Juvenile myelomonocytic leukemia displays mutations in components of the RAS pathway and the PRC2 network.

Aurélie Caye1,2,3, Marion Strullu1,3, Fabien Guidez1, Bruno Cassinat1,4, Steven Gazal5,6, Odile Fenneteau7, Elodie Lainey1,2,7, Kazem Nouri8, Saeideh Nakhaei-Rad8, Radovan Dvorsky8, Julie Lachenaud1,3, Sabrina Pereira3, Jocelyne Vivent1,3, Emmanuelle Verger1,4, Dominique Vidaud9,10, Claire Galambrun11, Capucine Picard12,13,14, Arnaud Petit15, Audrey Contet16, Marilyne Poirée17, Nicolas Sirvent18, Françoise Méchinaud19, Dalila Adjaoud20, Catherine Paillard21, Brigitte Nelken22, Yves Reguerre23, Yves Bertrand24, Dieter Häussinger25, Jean-Hugues Dalle2,26, Mohammad Reza Ahmadian8, André Baruchel2,26, Christine Chomienne1,2,4, Hélène Cavé1,2,3.   

Abstract

Juvenile myelomonocytic leukemia (JMML) is a rare and severe myelodysplastic and myeloproliferative neoplasm of early childhood initiated by germline or somatic RAS-activating mutations.
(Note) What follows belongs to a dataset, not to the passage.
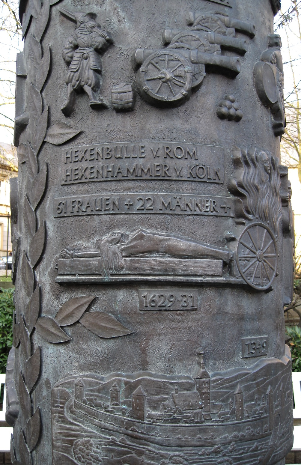 Detail der Geschichtssäule in Menden (Sauerland).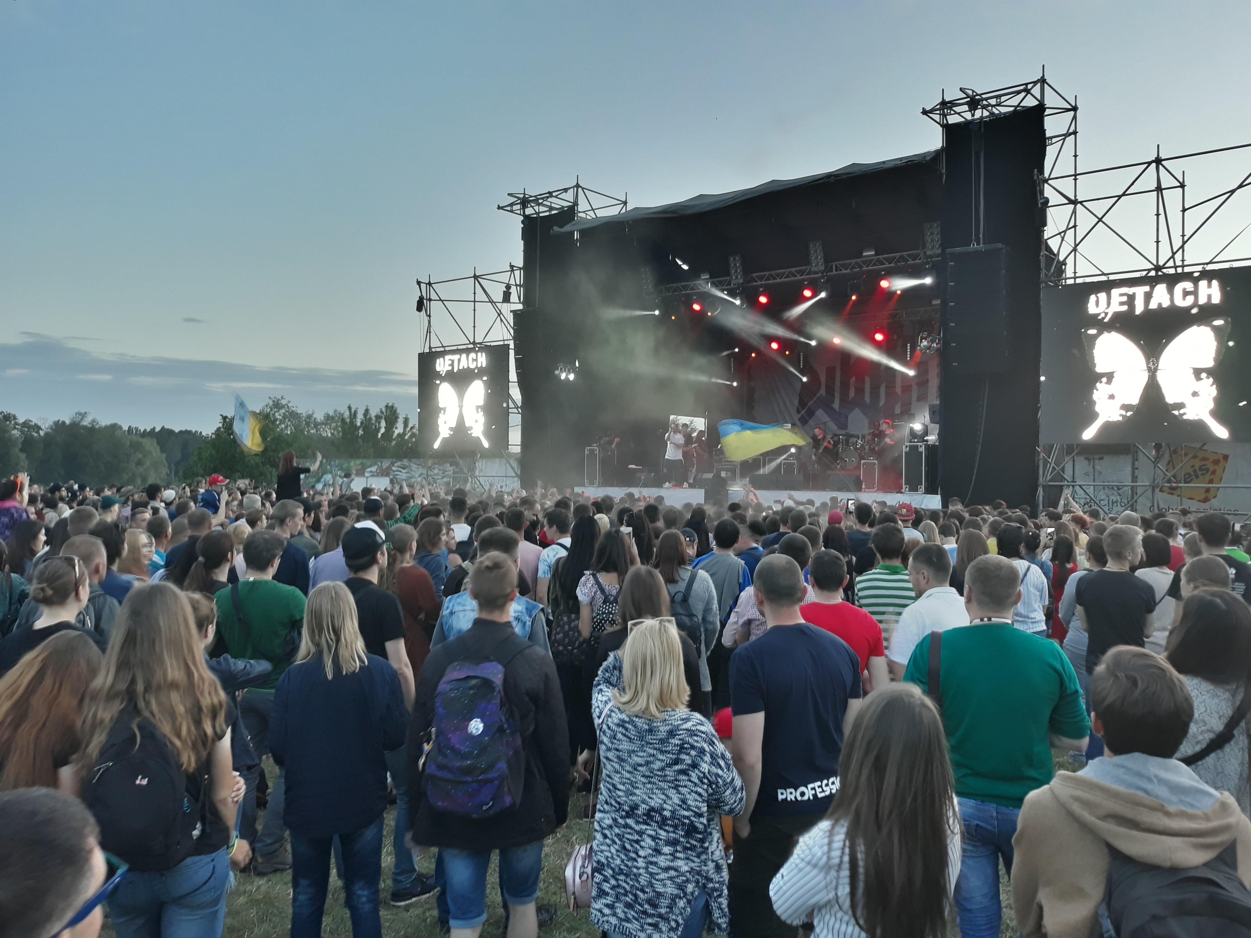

Genetic profiling and whole-exome sequencing of a large JMML cohort (118 and 30 cases, respectively) uncovered additional genetic abnormalities in 56 cases (47%). Somatic events were rare (0.38 events/Mb/case) and restricted to sporadic (49/78; 63%) or neurofibromatosis type 1 (NF1)-associated (8/8; 100%) JMML cases. Multiple concomitant genetic hits targeting the RAS pathway were identified in 13 of 78 cases (17%), disproving the concept of mutually exclusive RAS pathway mutations and defining new pathways activated in JMML involving phosphoinositide 3-kinase (PI3K) and the mTORC2 complex through RAC2 mutation. Furthermore, this study highlights PRC2 loss (26/78; 33% of sporadic JMML cases) that switches the methylation/acetylation status of lysine 27 of histone H3 in JMML cases with altered RAS and PRC2 pathways. Finally, the association between JMML outcome and mutational profile suggests a dose-dependent effect for RAS pathway activation, distinguishing very aggressive JMML rapidly progressing to acute myeloid leukemia.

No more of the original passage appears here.